I cranked up Classical MPR and pulled out of my building on Thursday morning just as the DJ started gushing about some amazing prodigy quartet from Rice University. She played them, I was instantly riveted, and she capped it off announcing they'd be performing a free Beethoven quartet at noon...right across the street from my office. 

The Schubert Club is a Twin Cities area classical performing arts organization that's been in existence for over 130 years, bringing a wide range of artists and venues together to provide ample performance and listening opportunities in the Twin Cities for classical music lovers and novices alike. The performance I heard advertised was one of their "Courtroom Concerts," bringing local and international artists in for intimate performances in an old courtroom of the Saint Paul Landmark Center. The acoustics are great, the artists get up close and personal, and the experience sounded too unique and serendipitous to miss. So I skipped lunch and headed over around 11:45 to hear the Cordova Quartet in person! 

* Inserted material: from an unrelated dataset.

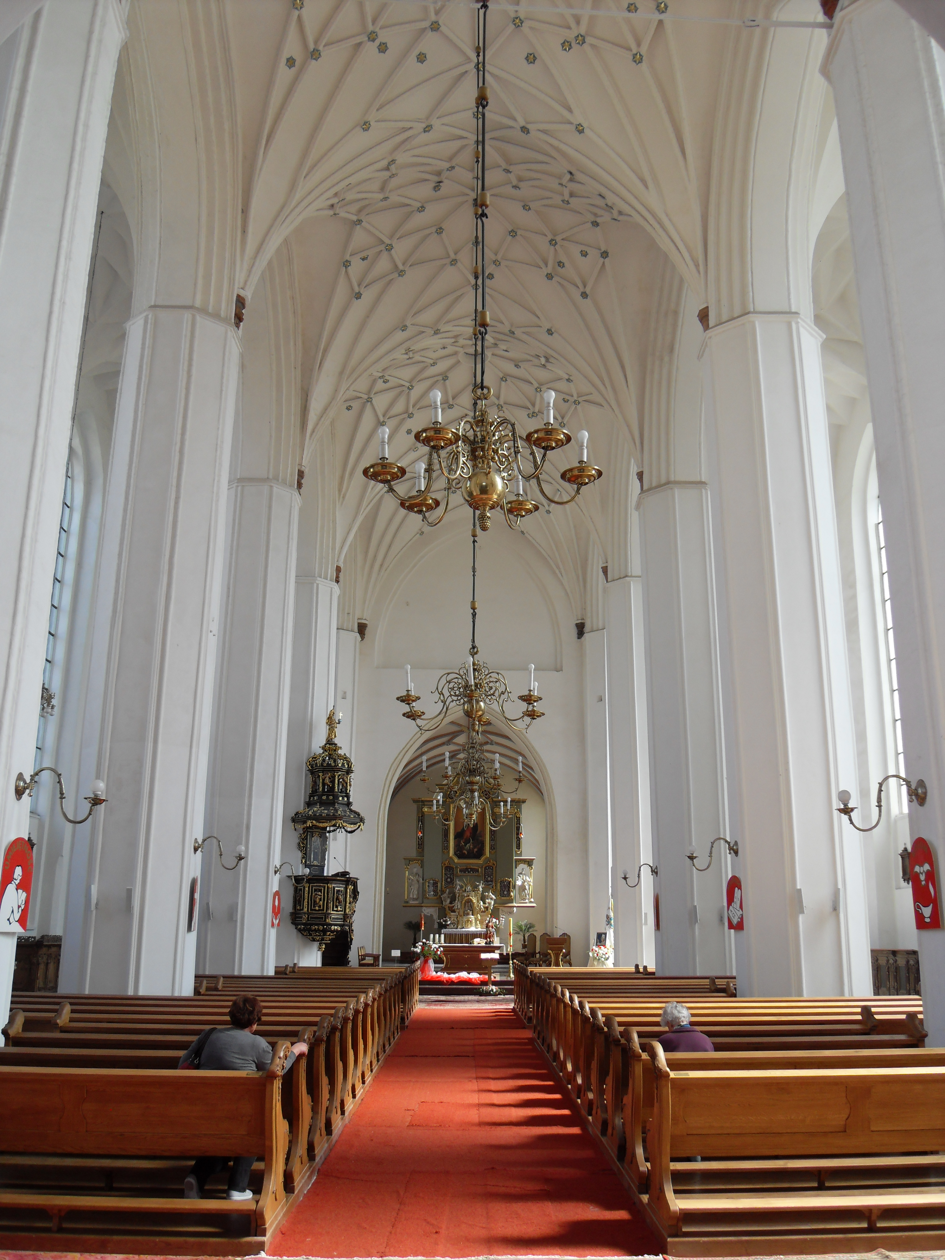 Gdańsk Stare Przedmieście, kościół św. Piotra i Pawła.

The Corvoda Quartet is a group of guys my age who met as undergrad soloists at Rice University, and are now artists in residence studying at the University of Texas. They're spending several months in the Twin Cities mentoring high schoolers at the MacPhail Center for Music. They're adorable (um, hi) and incredibly talented. The emcee for the day, a Schubert Club composer-in-residence, ran through their bios, which featured as much about their personal lives as their professional bios. How's this for accomplished: One of them is a fiddling champ and award-winning swing dancer, one founded a young people's international summer music festival in Italy, one has a passion for craft beer, and one founded a concert series in Aspen so he could ski AND perform. How do I date one?!?!

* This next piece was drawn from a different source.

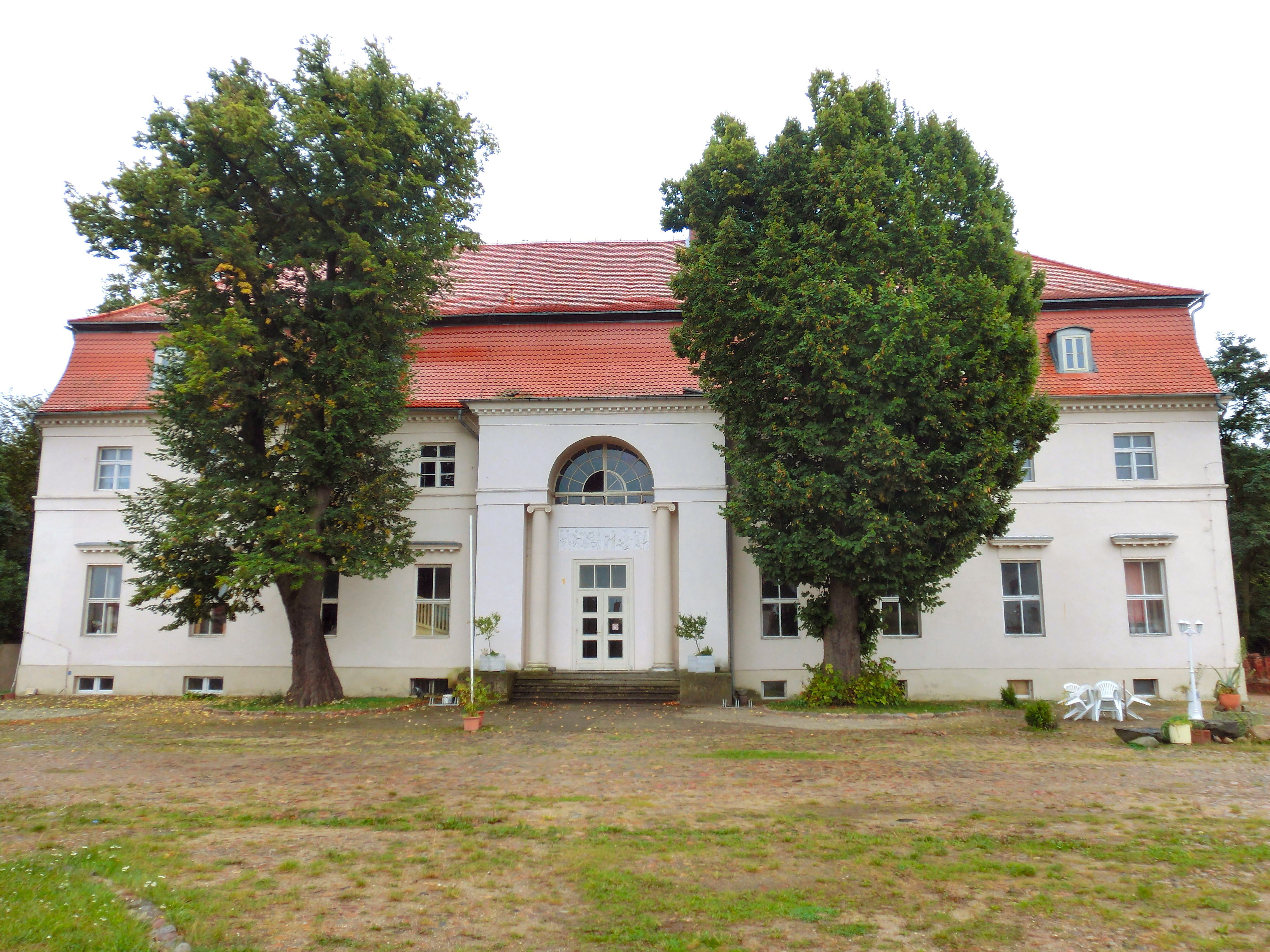 Kehnert Gutshaus Hofseite

The performance was mind-bendingly amazing. I really enjoyed that the emcee gave background on the piece before the show: Beethoven composed this quartet just as he accepted he was going deaf, and the original score supposedly had numerous personal notes written in the margins, including this gem: "Let your deafness no longer be a secret, even in art!" How inspiring! The quartet was composed for an artistic, autocratic count and was written to be avant-garde and totally different, heavy on diminished chords, inversions and riffs on melodies that weren't widely accepted at the time. Beethoven's response, upon receiving criticism for the piece's "weirdness?" "This is not a piece for your time...it is for after." 

The Cordova guys did it insane justice, and encored with a Haydn piece that was dizzyingly technical and fast. I adore string performances...just watching the artistry, movement, and the way the four of them played off each other and exchanged raised eyebrows, leaned into each other and even winked added so much to the experience. I'll absolutely be returning for more Courtroom Concerts...there may not be such a thing as free lunch, but I'll take free music in lieu of lunch any day. 

After work, I met Kelsie to continue our Twin Cities taproom explorations! This time, we ventured to Tin Whiskers, a relative newbie to the scene within walking distance of my office. The brewery was founded by three electrical engineers as an after-hours project, and quickly blossomed into a unique, thriving taproom themed around their day jobs!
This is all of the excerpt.